Forum for Science, Industry and Business

Sponsored by:     3M 
Search our Site:

 

Despite End of Recession, Family Reliance on Wives’ Income Remains at Record Level

05.12.2012
Despite the end of the Great Recession, American families still rely on the income of wives at record levels, with employed wives’ contribution to total family income holding steady at 47 percent, which is its highest level in decades, according to new research from the Carsey Institute at the University of New Hampshire.

“If history is a good guide, it is likely that wives’ share of total family earnings will not return to pre-recession levels, but rather, the Great Recession will serve to propel wives’ contributions higher.

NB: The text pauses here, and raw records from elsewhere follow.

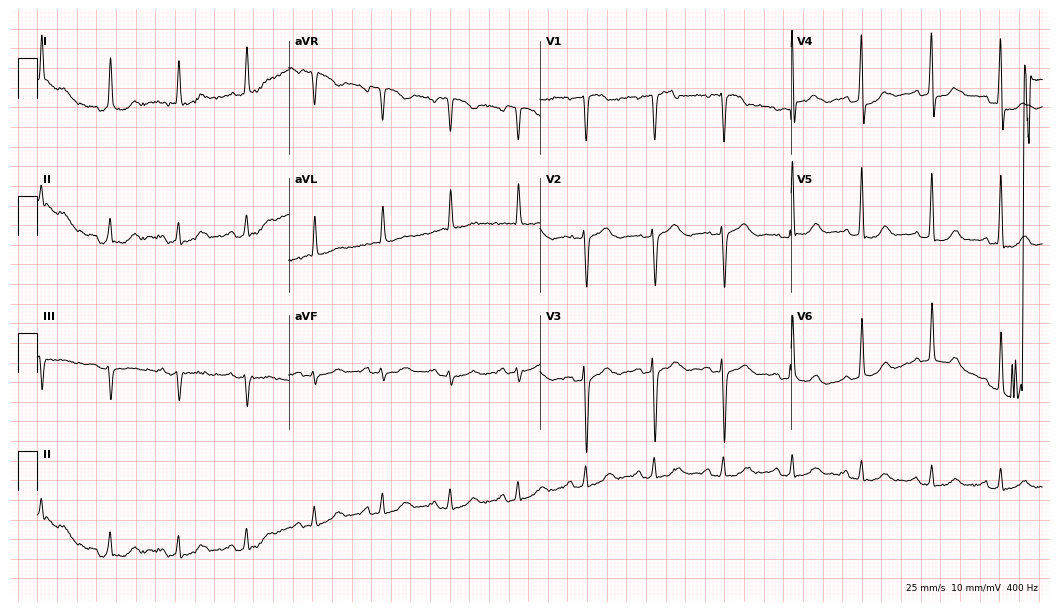
ECG — a female, 75 years old. Labelled as a normal ECG.
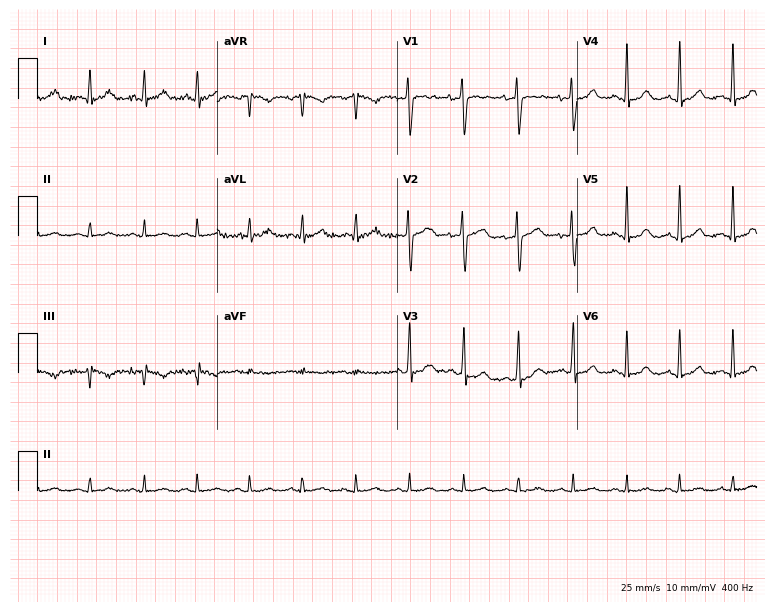
12-lead ECG (7.3-second recording at 400 Hz) from a female, 23 years old. Findings include sinus tachycardia (a sinus rate of 100 beats per minute or more).
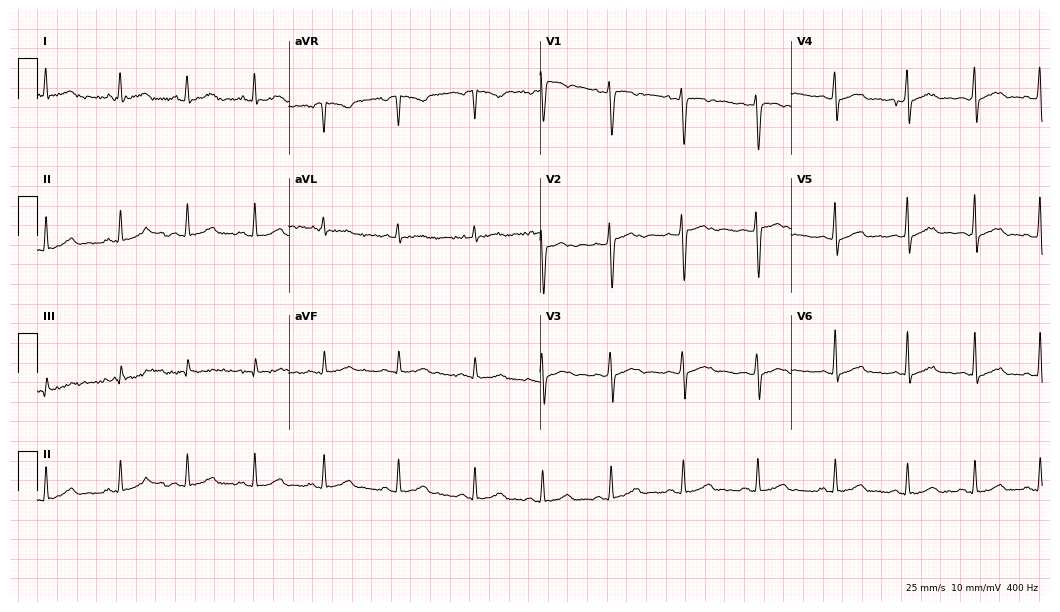
ECG — a female patient, 23 years old. Screened for six findings — first-degree AV block, right bundle branch block, left bundle branch block, sinus bradycardia, atrial fibrillation, sinus tachycardia — none is recorded. Only these six findings were labelled.

It is likely that wives will remain in the labor force even after their husbands return to work, as many families have lost ground due to diminished savings, housing values, and retirement accounts.

Thus, it is critical to pay attention to the implications of wives as breadwinners for families and the workplace,” said Kristin Smith, family demographer with the Carsey Institute and research assistant professor of sociology at the University of New Hampshire.

Smith’s new research is presented in the Carsey Institute brief “Recessions Accelerate Trend of Wives as Breadwinners.”

From 2008 to 2009, employed wives’ contribution to total family earnings jumped from 45 percent to 47 percent – the largest single-year increase during the past 23 years – where it held steady in 2010 and 2011, Smith said.

“The massive job losses during the 18 months of the Great Recession, primarily in male-dominated industries such as manufacturing and construction, coupled with sluggish job growth during the recovery, have left many families with lower earnings and have placed an unprecedented importance on wives’ earnings to keep families afloat. The Great Recession, in particular, substantially accelerated the trend of an increased reliance on employed wives’ earnings,” Smith said.

Smith also looked at previous recessions and found that they substantially accelerate the trend of increased reliance on wives’ earnings. In all three recessions since 1988, annual increases in employed wives’ share of total family earnings rose substantially.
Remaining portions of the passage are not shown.